◆ Data extract ◆
___
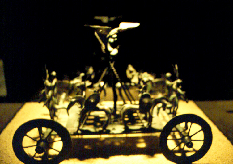 Der Strettweger Opferwagen ist ein um ca. 600 v. Chr. gefertigter bronzener Kultwagen, der 1851 beim Planieren eines Fürstengrabs der Hallstattkultur in Strettweg bei Judenburg in Österreich gefunden wurde. Neben dem Wagen wurden weitere Grabbeigaben, wie Schmuck und Amphoren aus Bronze, eiserne Waffen und Zaumzeug gefunden. Der Wagen besteht aus einer viereckigen, durchbrochenen Grundplatte mit vier Speichenrädern. Zentral auf dem Wagen steht eine etwa 32 cm hohe weibliche Gestalt, die mit erhobenen Händen einen schalenförmigen Gegenstand trägt. Neben ihr wird die Schale durch zwei scherenförmige Stützen gehalten. Auf der Schale ruht ein nahezu halbkugeliger Kessel, der von einem durchbrochenen Rand mit schneckenförmigen Verzierung abgeschlossen wird. Neben der Kesselträgerin stehen zahlreiche weitere Figuren in Form von stehenden und berittenen Menschen sowie pferde- und hirschähnlichen Tieren. Die dargestellte Szene wird als Opferszene interpretiert. Der Wagen diente vermutlich als Kultobjekt, zur Aufnahme von Trankopfern. Der Strettweger Opferwagen wurde 2009 restauriert und steht im Original im Universalmuseum Joanneum in Graz. Eine Kopie ist im Museum Judenburg ausgestellt. Im Universalmuseum Joanneum in Graz, Archäologiemuseum Schloss Eggenberg fotografiert.
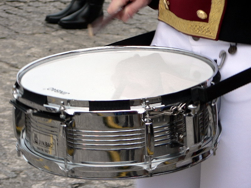 Percusión. Tamborileiro. Galicia
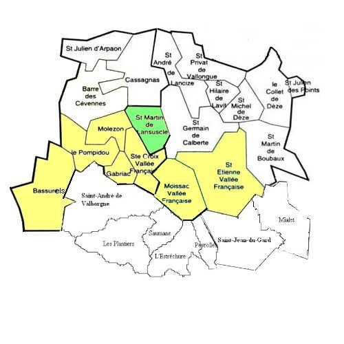 St Martin de Lansuscle dans les cantons de St Germain de Calberte, de Barres des Cévennes, de Saint Jean du Gard et de Saint-André de Valborgne. En jaune les autres communes de la communauté de communes de la Cévennes des Hauts-Gardons.
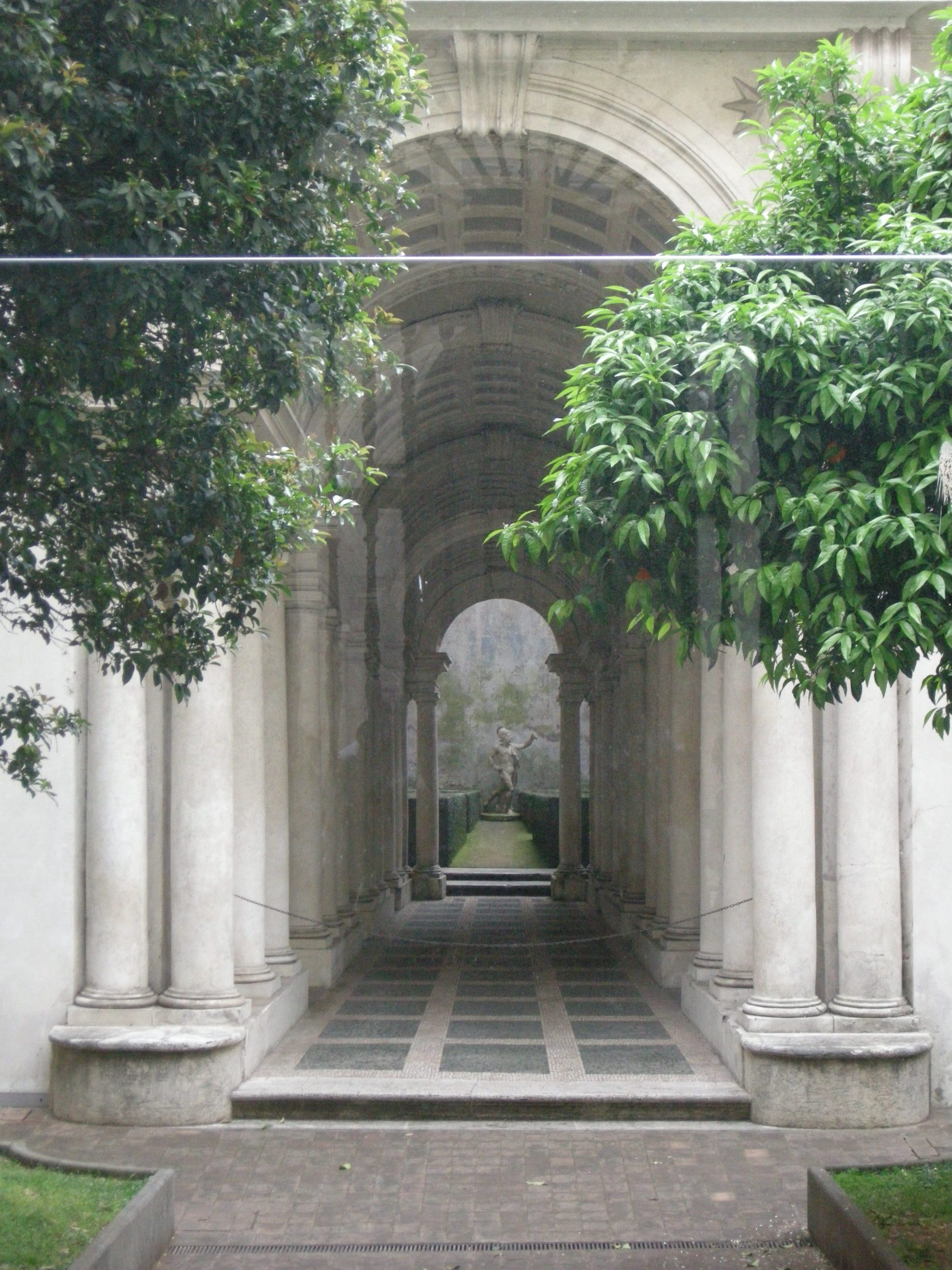 Palazzo spada, galleria
___
◆ What needs to be done ◆
Everything in the listing except the pictures must be reproduced exactly.

◆ Answer below ◆
 Der Strettweger Opferwagen ist ein um ca. 600 v. Chr. gefertigter bronzener Kultwagen, der 1851 beim Planieren eines Fürstengrabs der Hallstattkultur in Strettweg bei Judenburg in Österreich gefunden wurde. Neben dem Wagen wurden weitere Grabbeigaben, wie Schmuck und Amphoren aus Bronze, eiserne Waffen und Zaumzeug gefunden. Der Wagen besteht aus einer viereckigen, durchbrochenen Grundplatte mit vier Speichenrädern. Zentral auf dem Wagen steht eine etwa 32 cm hohe weibliche Gestalt, die mit erhobenen Händen einen schalenförmigen Gegenstand trägt. Neben ihr wird die Schale durch zwei scherenförmige Stützen gehalten. Auf der Schale ruht ein nahezu halbkugeliger Kessel, der von einem durchbrochenen Rand mit schneckenförmigen Verzierung abgeschlossen wird. Neben der Kesselträgerin stehen zahlreiche weitere Figuren in Form von stehenden und berittenen Menschen sowie pferde- und hirschähnlichen Tieren. Die dargestellte Szene wird als Opferszene interpretiert. Der Wagen diente vermutlich als Kultobjekt, zur Aufnahme von Trankopfern. Der Strettweger Opferwagen wurde 2009 restauriert und steht im Original im Universalmuseum Joanneum in Graz. Eine Kopie ist im Museum Judenburg ausgestellt. Im Universalmuseum Joanneum in Graz, Archäologiemuseum Schloss Eggenberg fotografiert.
 Percusión. Tamborileiro. Galicia
 St Martin de Lansuscle dans les cantons de St Germain de Calberte, de Barres des Cévennes, de Saint Jean du Gard et de Saint-André de Valborgne. En jaune les autres communes de la communauté de communes de la Cévennes des Hauts-Gardons.
 Palazzo spada, galleria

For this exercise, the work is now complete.